# strictly monotonic

• Jan 24th 2010, 08:13 PM
derek walcott
strictly monotonic
Let K be a subset of R
A function F: K--> R is said to be strictly monotonic if it is either strictly increasing or strictly decreasing. That is, one of the following 2 holds:

1.) x,y are elements in K with x<y implies that f(x)<f(y)
or
2.) x,y are elements in K with x<y implies that f(x)>f(y)

Let I be an interval in R and let f: I-->R be a continuous function.
Prove that f is one-to-one iff f is strictly monotonic.
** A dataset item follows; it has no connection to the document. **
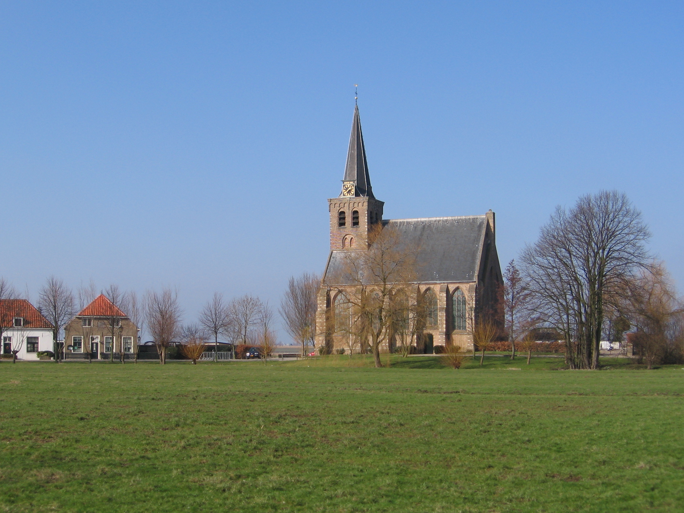 't Woudt, Zuid-Holland, 24 feb 2006

I am having trouble starting this problem and any help would be much appreciated.
• Jan 24th 2010, 10:08 PM
Drexel28
Quote:

Originally Posted by derek walcott
Let K be a subset of R
A function F: K--> R is said to be strictly monotonic if it is either strictly increasing or strictly decreasing. That is, one of the following 2 holds:

1.) x,y are elements in K with x<y implies that f(x)<f(y)
or
2.) x,y are elements in K with x<y implies that f(x)>f(y)

Let I be an interval in R and let f: I-->R be a continuous function.
Prove that f is one-to-one iff f is strictly monotonic.

I am having trouble starting this problem and any help would be much appreciated.

Suppose that \$\displaystyle f\$ was injective and continuous. Assume for a second that \$\displaystyle f\$ was not monotonic, then what would the IVT give us as a contradiction?

Conversely, if \$\displaystyle x\ne y\$ then either \$\displaystyle x<y\implies f(x)<f(y)\implies f(x)\ne f(y)\$ or \$\displaystyle y<x\implies f(y)<f(x)\implies f(y)\ne f(x)\$, either way we have injectivity.
• Jan 25th 2010, 12:52 PM
derek walcott
so proving that it is an injection proves that it is also one-to-one?
• Jan 25th 2010, 01:03 PM
Drexel28
Quote:

Originally Posted by derek walcott
so proving that it is an injection proves that it is also one-to-one?

Injection means one-to-one.
• Jan 25th 2010, 01:14 PM
derek walcott
okay that's what i thought.

and it's only injective because f is continuous. if f were not continuous then x=y and f(x) ≠ f(y) could occur?
• Jan 25th 2010, 01:19 PM
Drexel28
Quote:

Originally Posted by derek walcott
okay that's what i thought.

and it's only injective because f is continuous. if f were not continuous then x=y and f(x) ≠ f(y) could occur?

Wait, what?
• Jan 25th 2010, 01:30 PM
derek walcott
i am trying to think of the implications of f:K-->R being continuous and not being continuous

how does the problem change? would that prove that it isn't monotonic?
• Jan 25th 2010, 01:39 PM
Drexel28
Quote:

Originally Posted by derek walcott
i am trying to think of the implications of f:K-->R being continuous and not being continuous

how does the problem change? would that prove that it isn't monotonic?

If the function is continuous and injective it is monotonic. If a function is monotonic it is automatically injective.